LAS VEGAS -- IT ops teams from large enterprises were among the first in their organizations to use AI copilots and plan to spearhead the adoption of AI agents, according to presentations at ServiceNow Knowledge 2025 this week.
It wasn't long ago that IT ops teams were awash in hype about AIOps, including the "NoOps" concept that suggested they might be about to automate themselves out of a job. That never materialized for most companies, but between the lessons learned with AIOps and the accompanying trends of tool consolidation and platform engineering, those teams now have a strong foundation to take on generative AI, said Carlos Casanova, an analyst at Forrester Research.
"It's not just AIOps -- it's going through ITIL, change management, so they have the concept of process and flow," Casanova said. "Then they brought in ITSM [IT service management] tools and began to make things more efficient with automating notifications and routing requests, and a service map was already there."
Within IT ops, Casanova said that past efforts at hands-off automation could especially benefit ITSM and help desk teams.

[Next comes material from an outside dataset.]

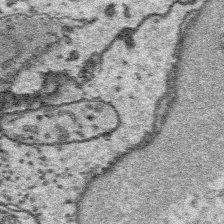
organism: Platynereis dumerilii

"The reason you've seen it more on the incident management side is that it's the most visible: 'Oh my God, the system went down!'" he said. "It's also an area of the IT organization that is most comfortable with an analytics platform that routes information, circulates work, uses queues, addresses the alert fatigue issue, so they're probably the furthest along."
Platform team builds runway for AI copilots
Fannie Mae is one example of an enterprise where platform engineering laid the groundwork for AI copilots. According to Raghu Bellary, vice president of enterprise workflow technology at Fannie Mae, the mortgage lender's decade-long work to consolidate on a centralized platform and automate IT governance also began with ITSM.
"From there, we went to IT operations management transformation, which was implementing service discovery, business service mapping and a very robust CMDB [configuration management database]," Bellary said.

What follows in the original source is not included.